That is a governance lesson hiding inside an M&A lesson. Once a company acquires a business with earnout rights and operational covenants, post-closing conduct is no longer just integration management. It is compliance management. Interference with operational control, pretextual terminations, or actions designed to suppress performance metrics can lead to litigation, destroy value, and trigger judicial remedies that boards did not expect. CCOs should therefore insist that M&A integration playbooks include compliance review of earnout governance, decision rights, escalation protocols, and documentation standards.

Five Lessons for Boards and CCOs

What should boards and compliance officers do now? Here are five lessons.

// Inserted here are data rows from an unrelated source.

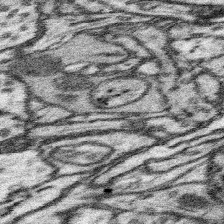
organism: Mouse
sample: Somatosensory cortex neuropil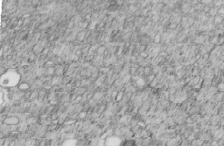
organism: C. elegans
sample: C. elegans embryo early stage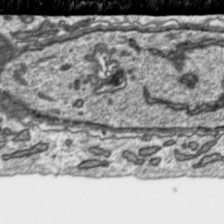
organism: Toxoplasma gondii
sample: Parasites in a vacuole inside a host cell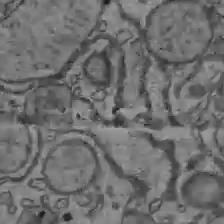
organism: C57BL Mouse
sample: Liver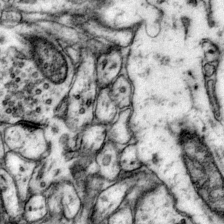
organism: Mouse
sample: Primary visual cortex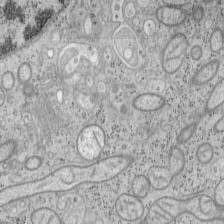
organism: Mouse
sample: OT-I killer T cells with ID8 ovarian cancer cells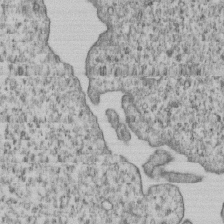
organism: Human
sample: MDA-MB-231 cells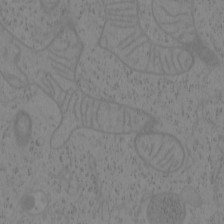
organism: Human
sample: HeLa cells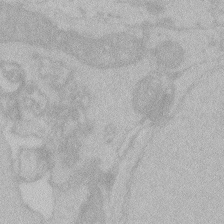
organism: Zebrafish
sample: Macrophage infected with Toxoplasma gondii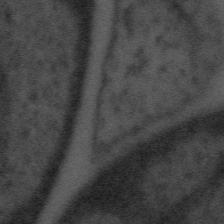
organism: Tuwongella immobilis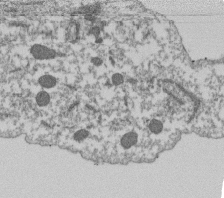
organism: Dictyostelium discoideum
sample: Dictyostelium multivesicular bodies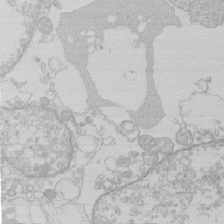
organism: Human
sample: Macrophage cells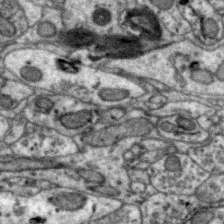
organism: Zebra finch
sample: Brain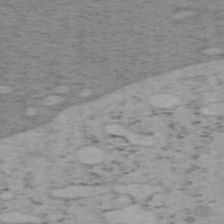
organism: Mouse
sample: OT-I killer T cells with ID8 ovarian cancer cells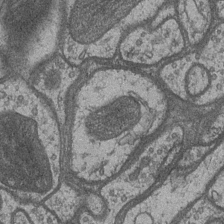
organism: Drosophila
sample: Optic medulla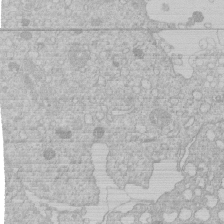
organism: Human
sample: Macrophage cells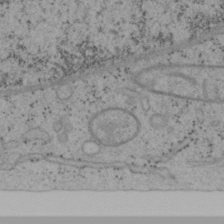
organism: Human
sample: HeLa cells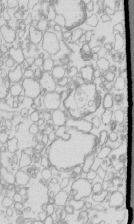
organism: Mouse
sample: Macrophages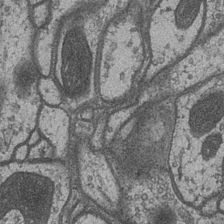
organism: Drosophila
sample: Optic medulla

  1. Govern the objective before you govern the tool. AI is only as sound as the purpose for which it is deployed. If leadership starts with a bad objective, AI can scale the problem. Boards should require management to define prohibited uses of AI in areas such as contract avoidance, pretextual employee actions, retaliation, and legal strategy without oversight by counsel.
  2. Treat high-risk AI prompts and outputs as governed business records. If a prompt relates to litigation, terminations, regulatory response, deal rights, or board matters, it should fall within clear policies on retention, review, and escalation. Employees need to understand that AI interactions may be discoverable and may not be privileged.
  3. Embed legal and compliance into consequential AI use cases. The ECCP emphasizes whether compliance has stature, access, and authority. That principle applies directly here. Strategic uses of AI that touch contractual rights, employment decisions, or fiduciary issues should not proceed without legal and compliance review.
  4. Build AI governance into M&A and post-closing integration. Earnout structures, operational covenants, and seller management rights are precisely the areas where incentives can distort behavior. Boards should ask whether integration teams have controls preventing actions that could be viewed as interference, manipulation, or bad-faith conduct.
  5. Document challenge, not just action. A single final decision does not prove good governance. It is proved by the process surrounding it. Was there dissent? Was there an analysis? Was there an escalation memo? Was there a documented rationale grounded in law, contract, and fiduciary duty? If not, the company may be left with a record that tells the wrong story.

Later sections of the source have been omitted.